◆ Exercise brief ◆
Please, without the pictures, restate every entry exactly.

◆ Material for this task ◆
————————
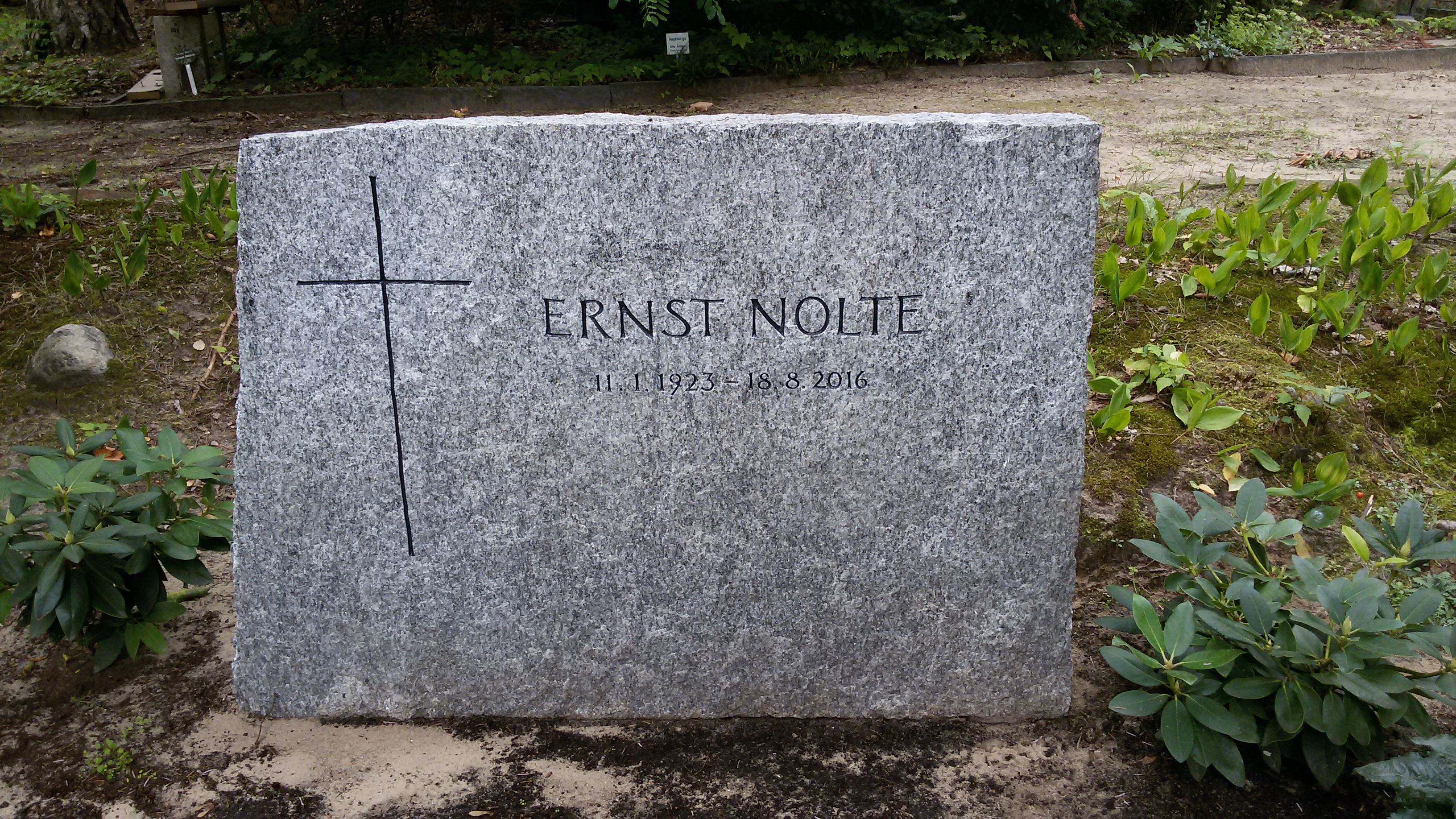 Grabstein des Historikers Ernst Nolte auf dem Friedhof der St. Matthiasgemeinde (Berlin-Tempelhof)
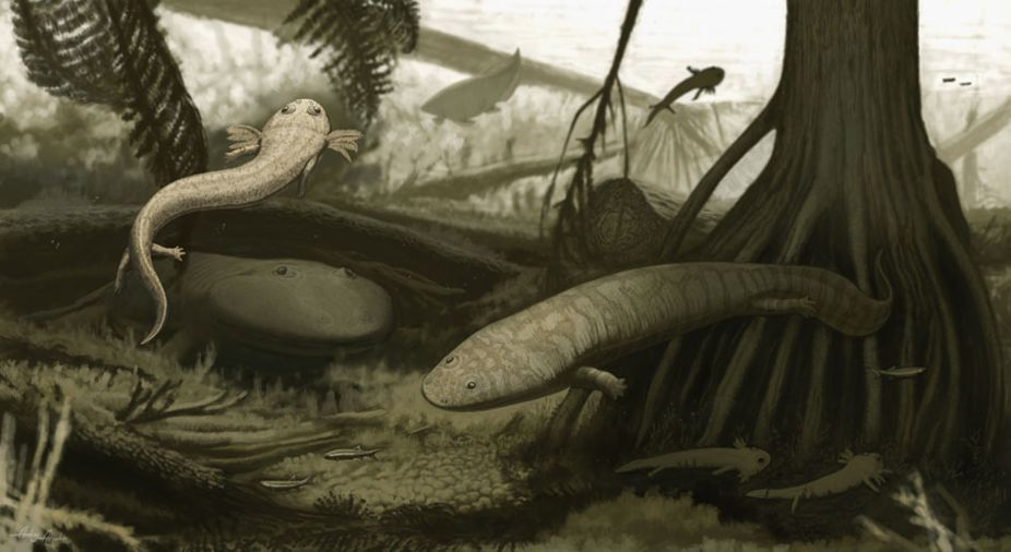 The small dvinosaur Timonya anneae is depicted in the foreground left, the trimerorhachid dvinosaur Procuhy nazariensis is on the right, and the rhinesuchid in the left background. Other species represented are: a dipnoan, primitive actinopterygians, Psaronius tree-ferns, Teresinoxylon trees and small columnar stromatolites.
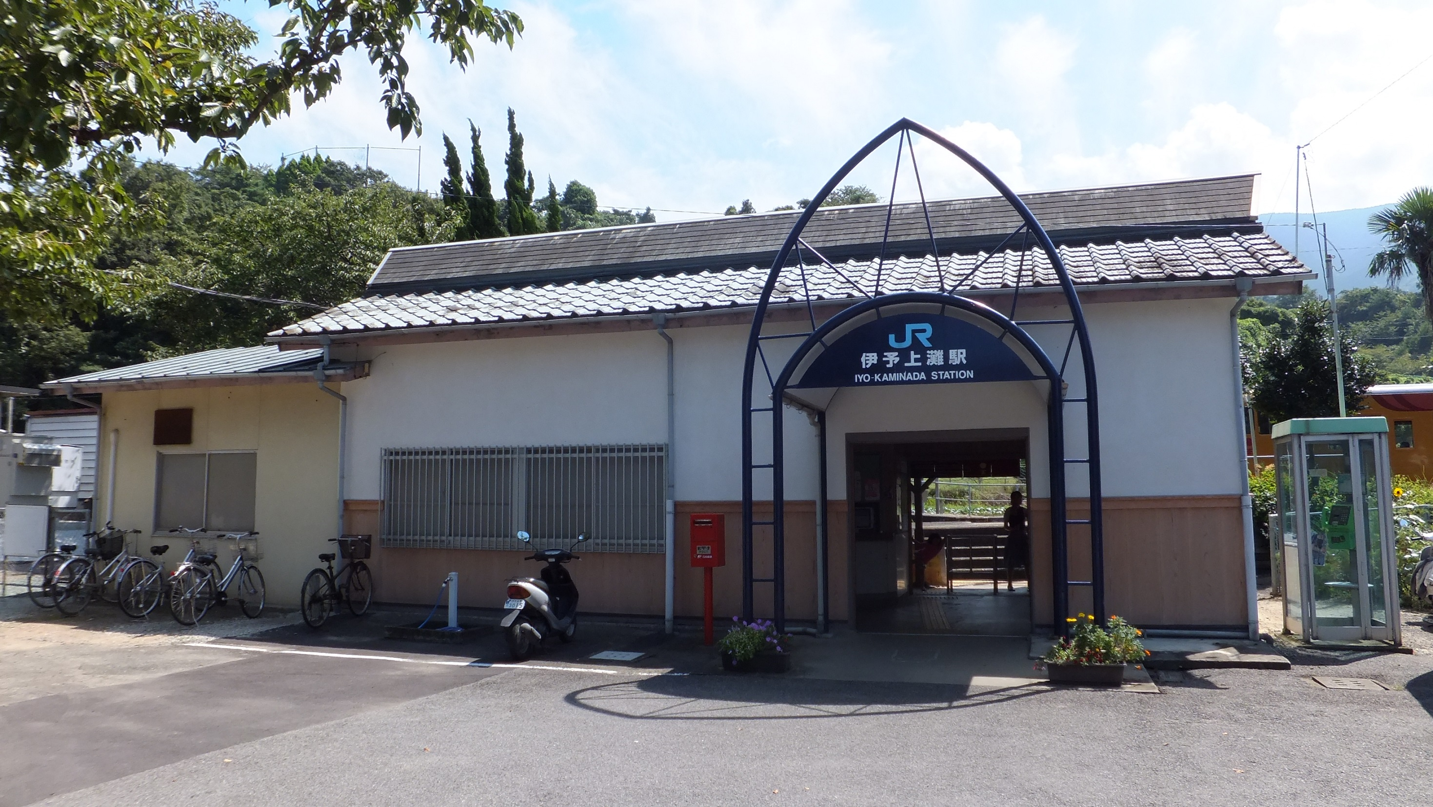 JR予讃線（愛ある伊予灘線）伊予上灘駅 （愛媛県伊予市 2015年）
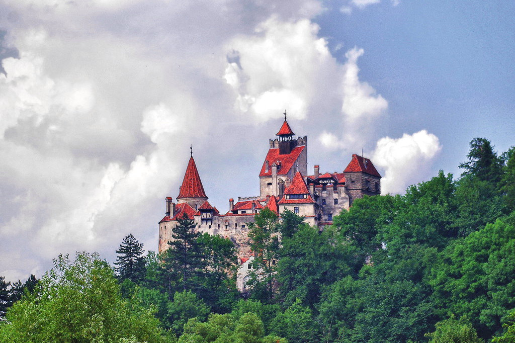 Castelul Bran, Brasov, Romania
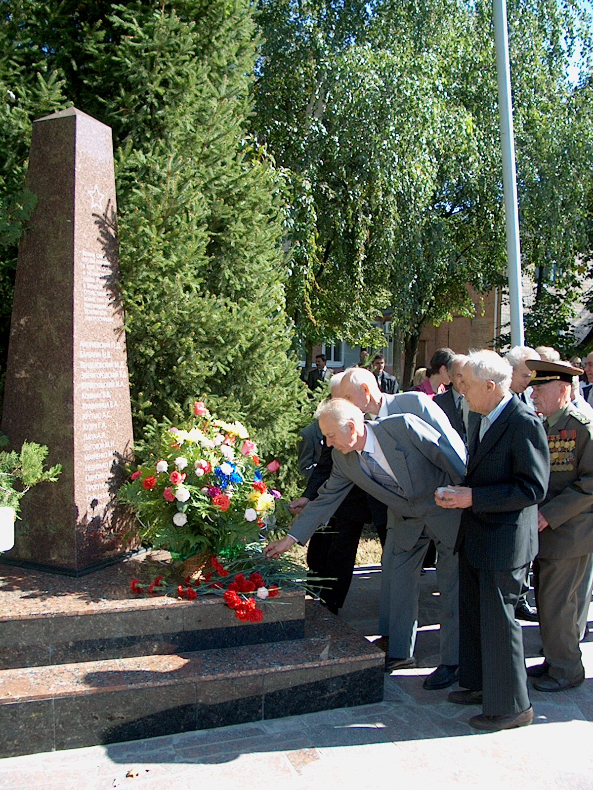 Пам’ятний знак полеглим воїнам – робітникам електростанції, Полтава, вул. Пролетарська, 31. Покладення квітів ветеранами на День Перемоги
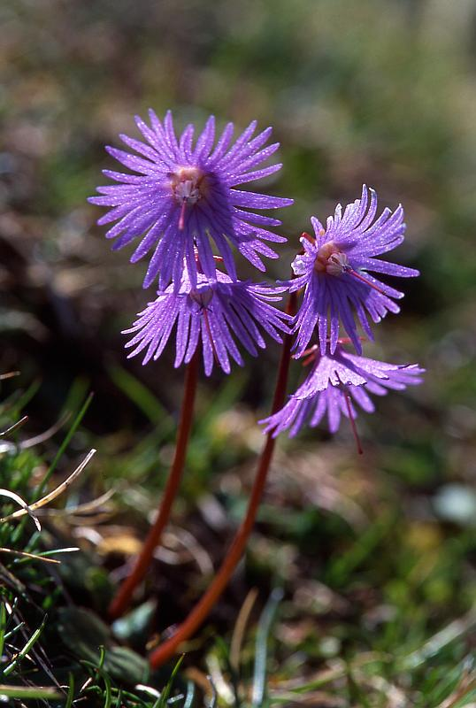 Soldanella alpina, ,Bious Artigues (64)
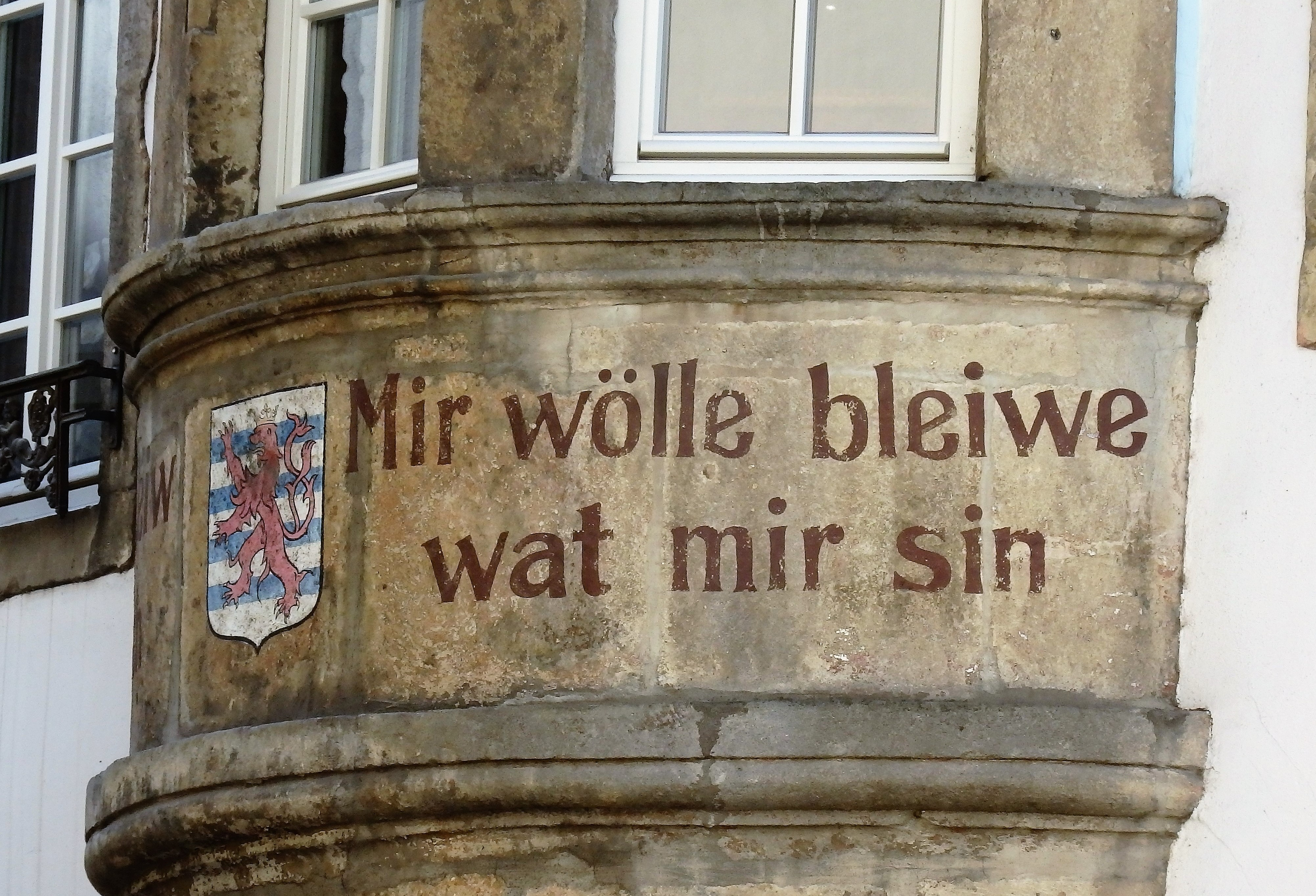 Fassadendetail an Luxemburger Altstadthaus
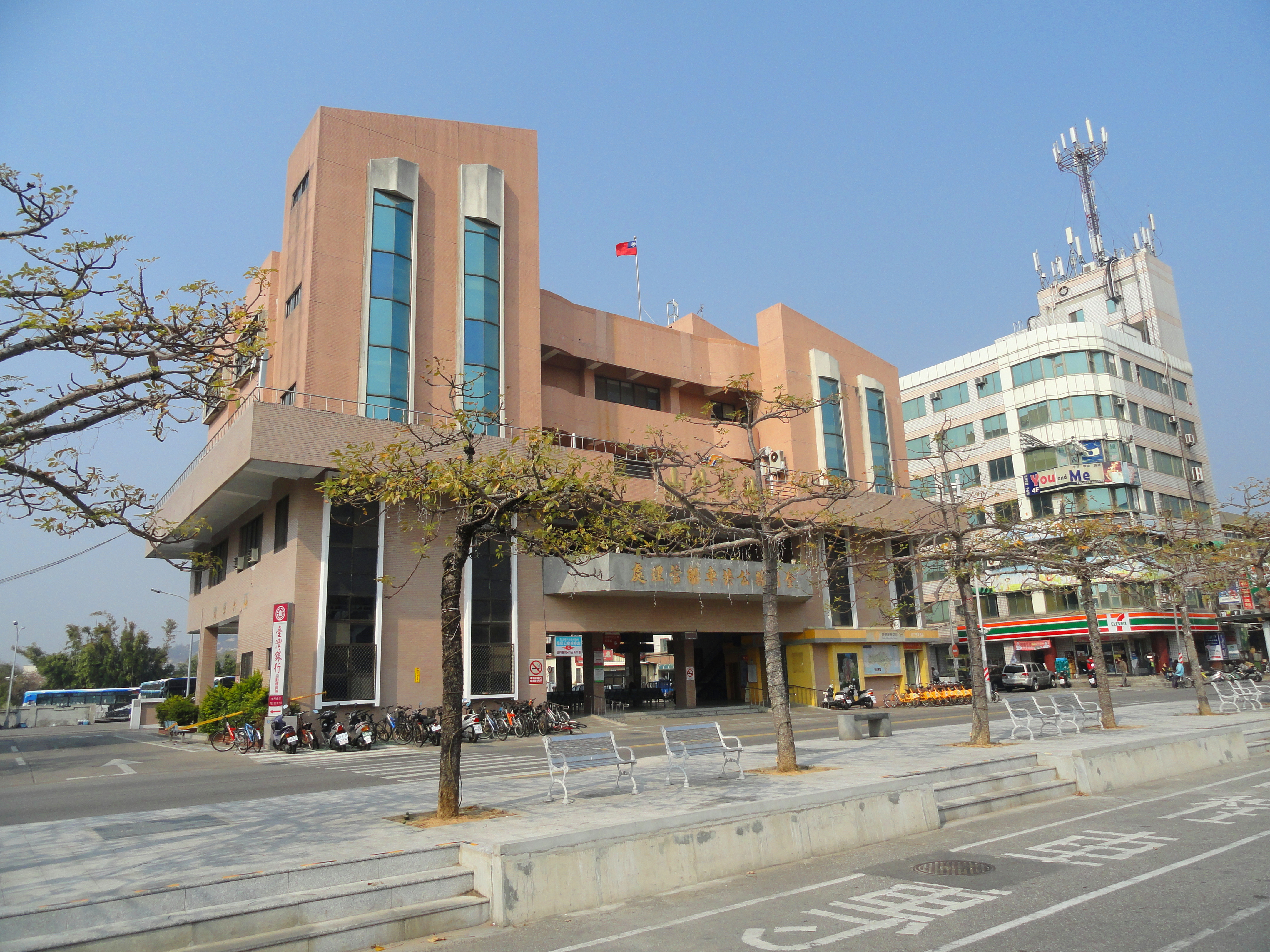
————————
◆ Written response ◆
 Grabstein des Historikers Ernst Nolte auf dem Friedhof der St. Matthiasgemeinde (Berlin-Tempelhof)
 The small dvinosaur Timonya anneae is depicted in the foreground left, the trimerorhachid dvinosaur Procuhy nazariensis is on the right, and the rhinesuchid in the left background. Other species represented are: a dipnoan, primitive actinopterygians, Psaronius tree-ferns, Teresinoxylon trees and small columnar stromatolites.
 JR予讃線（愛ある伊予灘線）伊予上灘駅 （愛媛県伊予市 2015年）
 Castelul Bran, Brasov, Romania
 Пам’ятний знак полеглим воїнам – робітникам електростанції, Полтава, вул. Пролетарська, 31. Покладення квітів ветеранами на День Перемоги
 Soldanella alpina, ,Bious Artigues (64)
 Fassadendetail an Luxemburger Altstadthaus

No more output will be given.